To further validate the effectiveness of the improvement methods, experiments were also conducted on the test set, and the results are shown in Figure 13. LRGAN has the smallest FID value, and the highest PSNR and SSIM, with the smallest error in this group. A comparative analysis shows that LRGAN performs the best. From the error bars in the figure above, it can be seen that the overall error from GAN to LRGAN generally shows a gradual downward trend, with the three evaluation metrics in LRGAN having the smallest errors. The experimental results on the test set further confirm that using the least squares loss function as the adversarial network loss function, as well as adopting spectral normalization and residual structures, all contribute to improving the quality of images generated by LRGAN. Spectral normalization has a more significant effect on improving PSNR, while the residual structure is more helpful in reducing the FID value. The least squares loss function plays the largest role in controlling SSIM, making its value closest to 1 (as shown in the figure above, which represents the value closest to 100%).
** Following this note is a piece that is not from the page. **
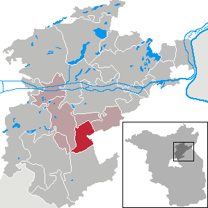 Sydower Fließ in Brandenburg (Country) - District Barnim

4.2. Comparison of Images Generated by Different Models

4.2.1. Subjective Evaluation of the Results

To further prove the effectiveness of the proposed LRGAN model, a comparative analysis was conducted with three adversarial generation models: WGAN, LSGAN, and CycleGAN. Simulations were carried out while ensuring that the model parameters remained essentially the same. The number of iterations was set to 110, and the images generated by each model are shown in Figure 14.
From Figure 14, it can be seen that from a visual perception perspective, the WGAN model still exhibits a large amount of noise distributed along the welding centerline and its vicinity. The LSGAN model, due to the decision penalty mechanism of the least squares loss function, significantly reduces explicit noise during the training process, but its resolution still needs improvement. The images generated by the CycleGAN model are quite similar to the original welding images, with a significant reduction in blurriness. The images generated by the LRGAN model are clearly superior to the previous three models, more closely resembling the original welding images and showing the best results.

4.2.2. Grayscale 3D Surface Analysis

To objectively evaluate the performance of each model, this paper uses grayscale surface plots to display the characteristics and trends of the data. The grayscale surface plots provide a more intuitive way to demonstrate the improvements in brightness and contrast of the images generated by each model. Taking the images in the third row of Figure 14 as an example, the corresponding grayscale surface plot is shown in Figure 15.
In the grayscale surface plot, the x-axis represents the image height, the y-axis represents the image width, and the z-axis represents the grayscale value (ranging from 0 to 255). The lower the grayscale value, the darker the color on the surface plot. By comparing the enhancement results obtained from different methods, we can observe that: the grayscale value difference of the generated image using the WGAN method is too large, indicating an uneven brightness distribution with overly bright and dark areas; the grayscale value difference of the generated image using the LSGAN and CycleGAN methods is somewhat reduced, but there are still dark areas, and abnormal dark regions appear at both the image edges and center, which is an important cause of the blurriness of the generated images; the grayscale value difference of the welding images generated by the LRGAN is the smallest, indicating that the pixel distribution of the generated image is more balanced, effectively improving the quality of the generated welding images. Therefore, the proposed method performs better.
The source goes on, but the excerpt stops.